High Blood Pressure In Pregnancy Can Lower Kids' IQs Years Later: Study

High blood pressure during pregnancy can cause a slew of problems for mom and for baby, including low birth weight and early delivery. According to new research, it can also have long-term effects on children's thinking skills -- effects that can persist into old age.

In a new study published online in the journal Neurology on Wednesday, researchers looked at the blood pressure levels of the mothers of nearly 400 men who were born between 1934 and 1944 in Finland. Their language, math and visual spatial reasoning skills were all tested at age 20 and then again at age 69.

The men whose mothers had high blood pressure during pregnancy -- defined as a systolic blood pressure of 140 mmHg or higher, or a diastolic blood pressure of 90 mmHg or higher -- scored more than 4 points lower on the thinking tests at age 69 than the men whose mothers did not have any blood pressure problems during pregnancy. They also had the biggest decline in overall cognitive ability after the age of 20.

"This study adds to the existing literature by showing that the effects persist into old age," said Katri Raikkonen of the Institute of Behavioral Sciences at the University of Helsinki, one of the study's authors.

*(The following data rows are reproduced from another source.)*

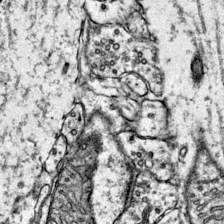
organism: Mouse
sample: Primary visual cortex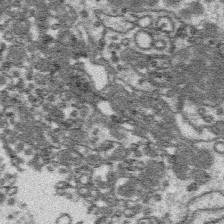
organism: Platynereis dumerilii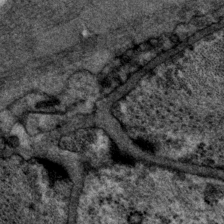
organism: P. pacificus
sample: Pharynx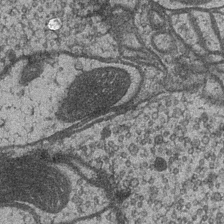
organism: Drosophila
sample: Optic medulla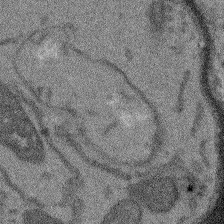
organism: Arabidopsis thaliana
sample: Root tip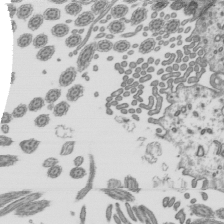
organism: Mouse
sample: Mouse epididymis efferent ductule cilia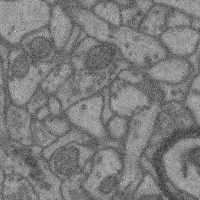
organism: Mouse
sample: Cerebral cortex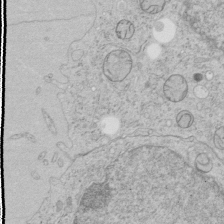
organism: Human
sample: Mitochondria in HCT116 cells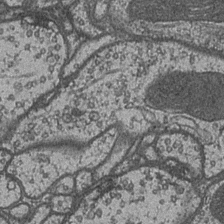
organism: Drosophila
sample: Optic medulla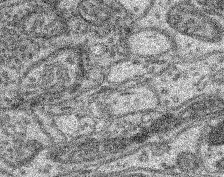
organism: Mouse
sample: Retina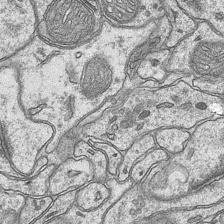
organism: Mouse
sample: CA1 Hippocampus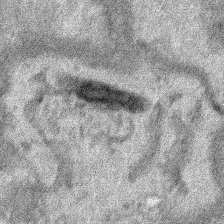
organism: Human
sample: Mitochondria in HCT116 cells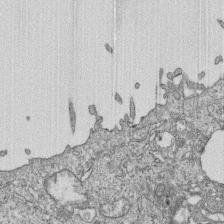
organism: Human
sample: HeLa cell HIV synapse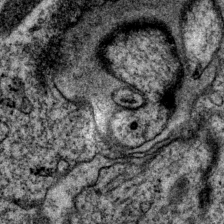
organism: P. pacificus
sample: Pharynx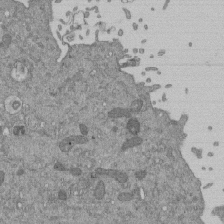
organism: Mouse
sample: ED-1 cell nuclei; centrioles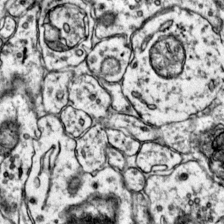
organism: Mouse
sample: Primary visual cortex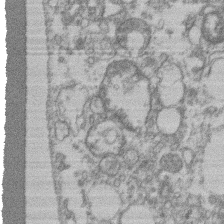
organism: Mouse
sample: T cell stromal cell synapse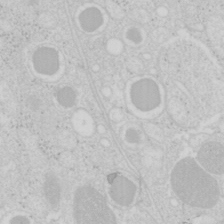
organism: Mouse
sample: Pancreas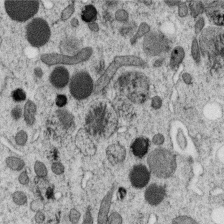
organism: C. elegans
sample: C. elegans oocyte; sperm cells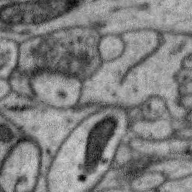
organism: Zebra finch
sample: Brain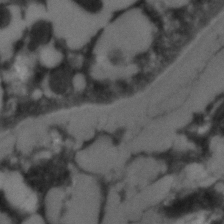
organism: C. elegans
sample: C. elegans embryo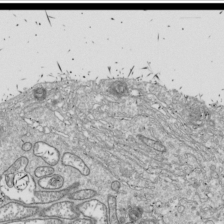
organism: Drosophila
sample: Cell division; meiosis; drosophila spermatocytes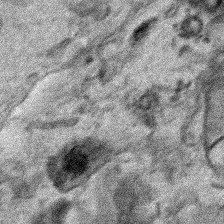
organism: Human
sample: Mitochondria in HCT116 cells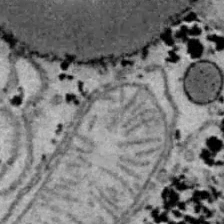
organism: Mouse
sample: Liver from an obese (ob/ob) mouse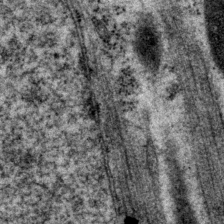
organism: P. pacificus
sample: Pharynx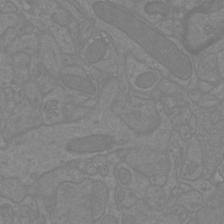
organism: Mouse
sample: Cortical neurons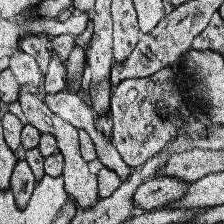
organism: Human
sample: Temporal Lobe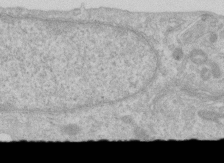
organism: Human
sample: Centriole in RPE cells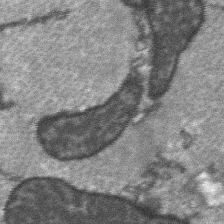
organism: C57BL Mouse
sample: Soleus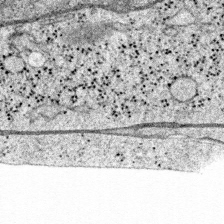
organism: Human
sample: HeLa cells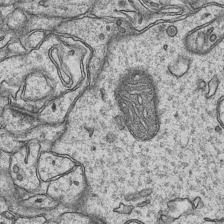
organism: Mouse
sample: CA1 Hippocampus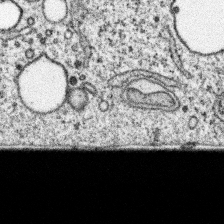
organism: Human
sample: HeLa cells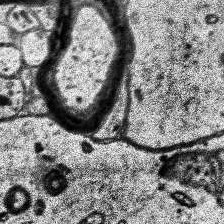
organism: Human
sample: Temporal Lobe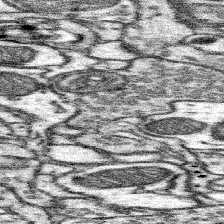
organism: Mouse
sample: Somatosensory cortex neuropil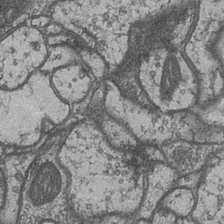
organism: Drosophila
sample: Optic medulla

According to the National Heart Lung and Blood Institute, high blood pressure problems occur in up to 8 percent of all pregnancies in the U.S., approximately 70 percent of which are first-time pregnancies. Women who have high blood pressure before becoming pregnant have a higher chance of developing preeclampsia -- a condition in which pregnant women develop high blood pressure and protein in their urine after the 20th week of pregnancy.

One of the main risks posed by high blood pressure during pregnancy is a decrease in the flow of blood to the placenta.

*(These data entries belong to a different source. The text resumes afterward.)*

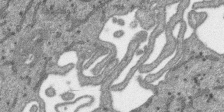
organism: Human
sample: Lung epithelial cells infected with SARS-CoV-2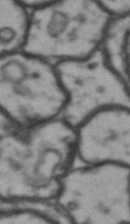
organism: Drosophila
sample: Brain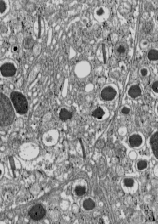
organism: C57BL Mouse
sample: Pancreatic islet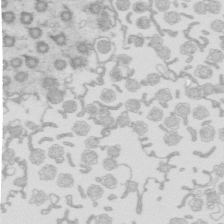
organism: Mouse
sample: Multiciliated cells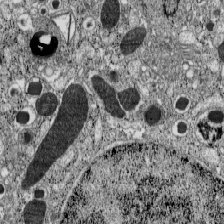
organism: C57BL Mouse
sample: Pancreatic islet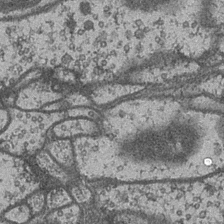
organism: Drosophila
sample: Optic medulla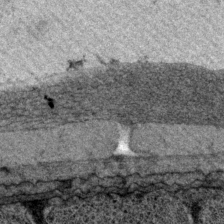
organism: P. pacificus
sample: Pharynx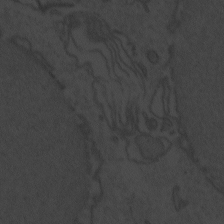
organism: Zebrafish
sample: Macrophage infected with Toxoplasma gondii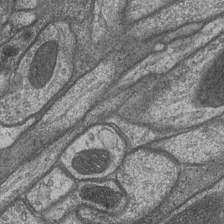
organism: Drosophila
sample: Optic medulla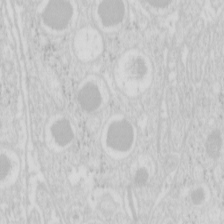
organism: Mouse
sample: Pancreas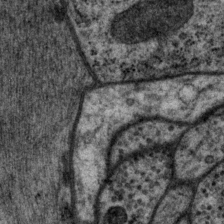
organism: P. pacificus
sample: Pharynx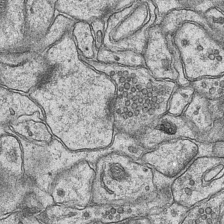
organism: Mouse
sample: CA1 Hippocampus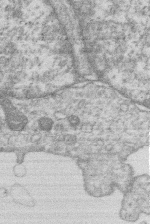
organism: Human
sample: Macrophage cells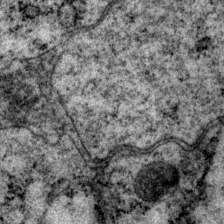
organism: P. pacificus
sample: Pharynx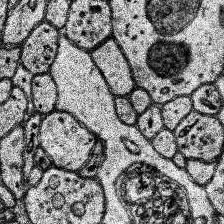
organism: Human
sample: Temporal Lobe

"The oxygen and nutrition being delivered to the fetus over the course of the pregnancy may not be quote, 'as good as' with an uncomplicated pregnancy. Therefore, the development of the fetus may be in some way impaired," said Dr. Peter Bernstein, maternal fetal medicine specialist and director of perinatal safety and quality at Montefiore Medical Center in New York. (Bernstein was not associated with the new study.)

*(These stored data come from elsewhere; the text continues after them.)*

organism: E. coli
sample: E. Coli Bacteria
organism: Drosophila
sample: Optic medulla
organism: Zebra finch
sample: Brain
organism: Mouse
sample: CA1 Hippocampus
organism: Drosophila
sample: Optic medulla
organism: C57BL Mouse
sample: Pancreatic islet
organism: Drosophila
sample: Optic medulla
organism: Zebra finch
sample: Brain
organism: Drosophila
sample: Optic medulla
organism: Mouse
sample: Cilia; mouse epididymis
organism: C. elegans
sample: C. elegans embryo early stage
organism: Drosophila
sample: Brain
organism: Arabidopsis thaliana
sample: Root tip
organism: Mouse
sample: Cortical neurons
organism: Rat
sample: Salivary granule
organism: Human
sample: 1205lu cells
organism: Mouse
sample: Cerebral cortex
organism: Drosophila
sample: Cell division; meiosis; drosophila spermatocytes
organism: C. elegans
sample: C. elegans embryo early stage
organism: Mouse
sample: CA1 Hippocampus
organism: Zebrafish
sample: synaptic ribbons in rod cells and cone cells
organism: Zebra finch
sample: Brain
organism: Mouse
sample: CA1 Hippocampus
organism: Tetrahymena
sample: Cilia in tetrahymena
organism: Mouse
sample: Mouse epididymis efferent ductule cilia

But Bernstein stressed that, in this study, the differences in cognition between men born to mothers who had high blood pressure and those born to mothers whose blood pressure was normal were minimal.

"We're not talking about the difference between normal cognitive abilities and being mentally disabled," he said. Bernstein also cautioned that the data used to determine the mothers' blood pressure was collected in the 1930s and 40s, and that medicine and surveying techniques have improved greatly since then. The researchers did adjust for many factors that may have affected outcomes, such as length of gestation and a mom's age and body mass index at delivery. But they did not adjust for maternal stress or smoking.

Nonetheless, the new study serves as yet another reminder of the importance of monitoring and treating blood pressure issues during pregnancy and before.

"If you're hypertensive, getting good care and choosing when to get pregnant is important," Bernstein said. "Optimizing your health before you conceive the pregnancy is a very important step to reducing complications."

Raikkonen also stressed that babies' brains continue to develop after birth, so providing good postnatal care -- like simply being a "sensitive parent" -- can help mitigate any negative effects.